## INPUT MATERIAL
........
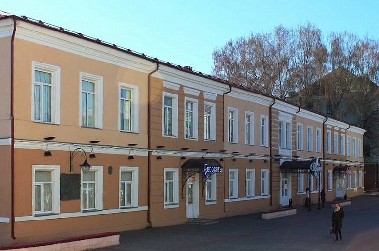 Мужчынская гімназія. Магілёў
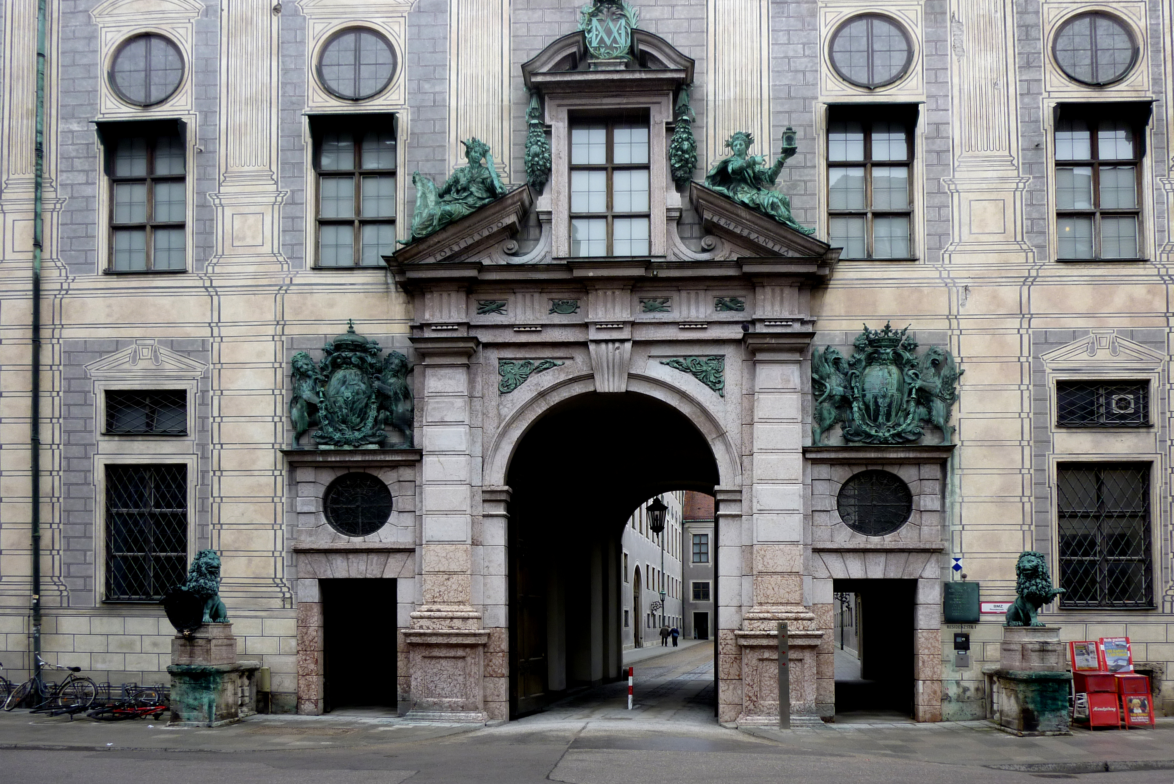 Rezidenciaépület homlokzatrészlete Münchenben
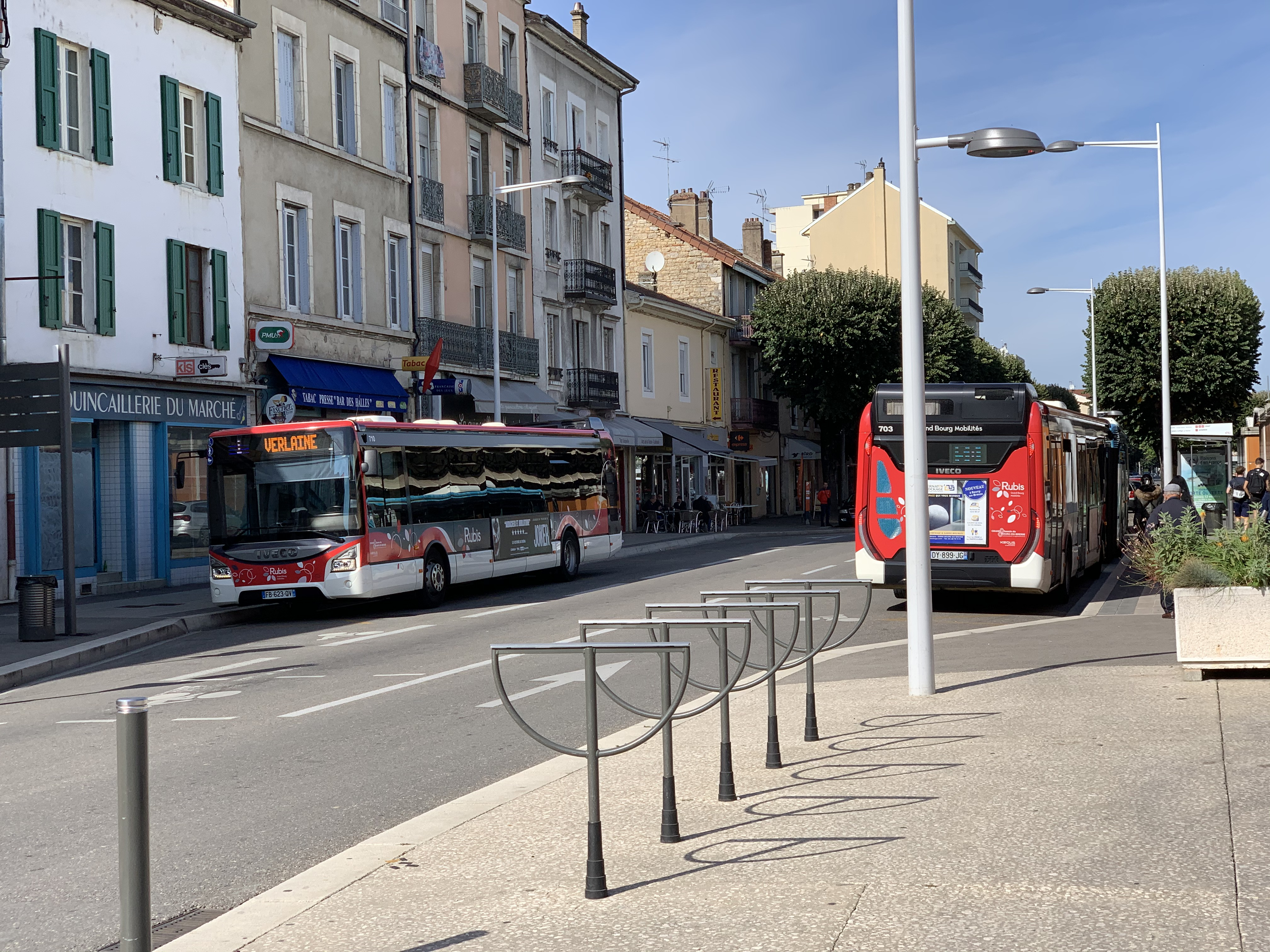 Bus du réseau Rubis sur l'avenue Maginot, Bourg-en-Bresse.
........
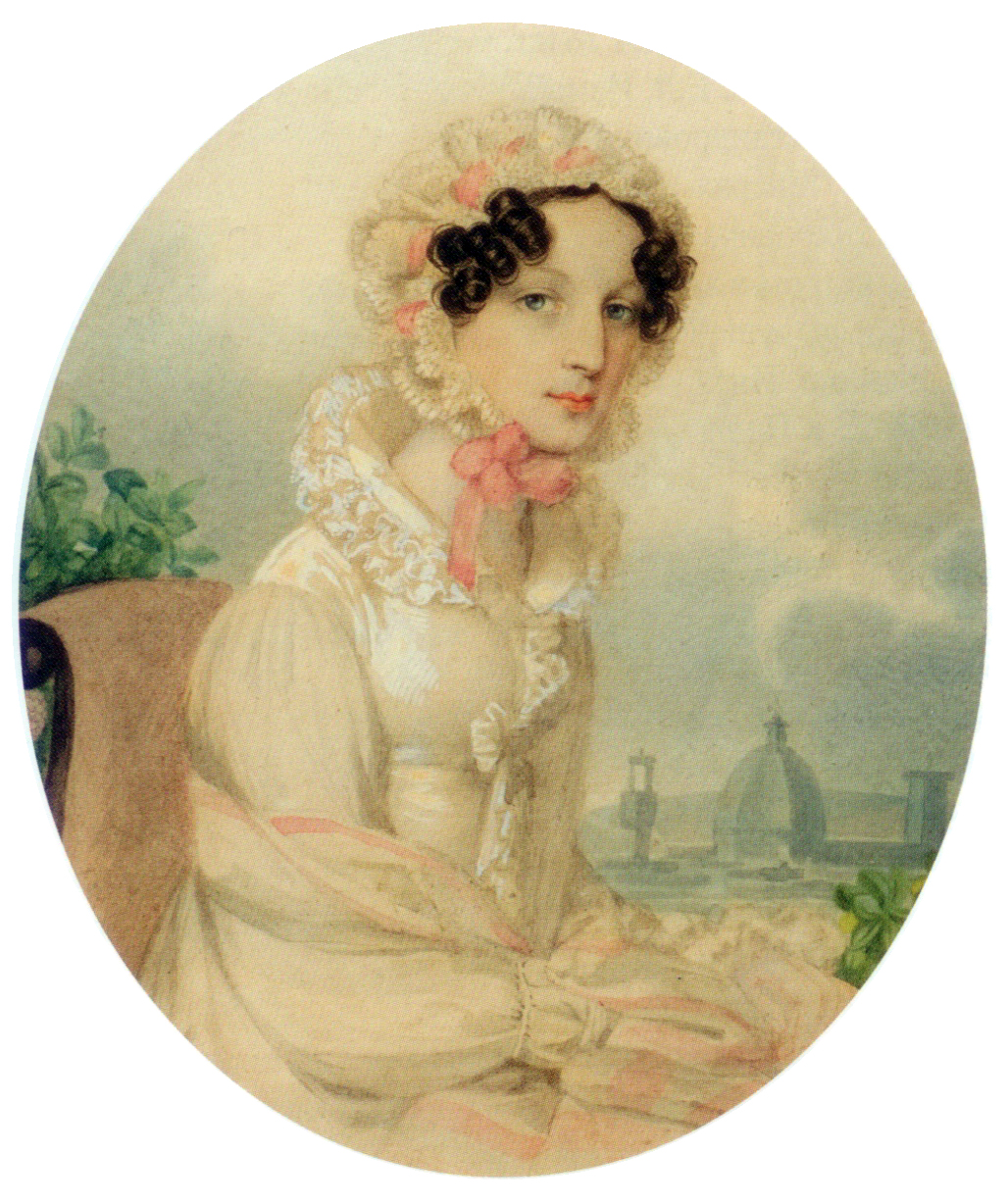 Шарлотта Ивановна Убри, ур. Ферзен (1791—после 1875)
........
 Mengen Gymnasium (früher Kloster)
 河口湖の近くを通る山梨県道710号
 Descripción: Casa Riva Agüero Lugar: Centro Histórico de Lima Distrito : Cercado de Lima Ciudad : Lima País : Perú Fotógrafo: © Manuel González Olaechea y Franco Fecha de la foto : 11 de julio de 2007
........
## YOUR TASK
Copy out only the lines of the records above from the one with "河口湖の近くを通る山梨県道710号" through the one with "Descripción: Casa Riva", exactly as they stand, both included.

## YOUR SOLUTION
 河口湖の近くを通る山梨県道710号
 Descripción: Casa Riva Agüero Lugar: Centro Histórico de Lima Distrito : Cercado de Lima Ciudad : Lima País : Perú Fotógrafo: © Manuel González Olaechea y Franco Fecha de la foto : 11 de julio de 2007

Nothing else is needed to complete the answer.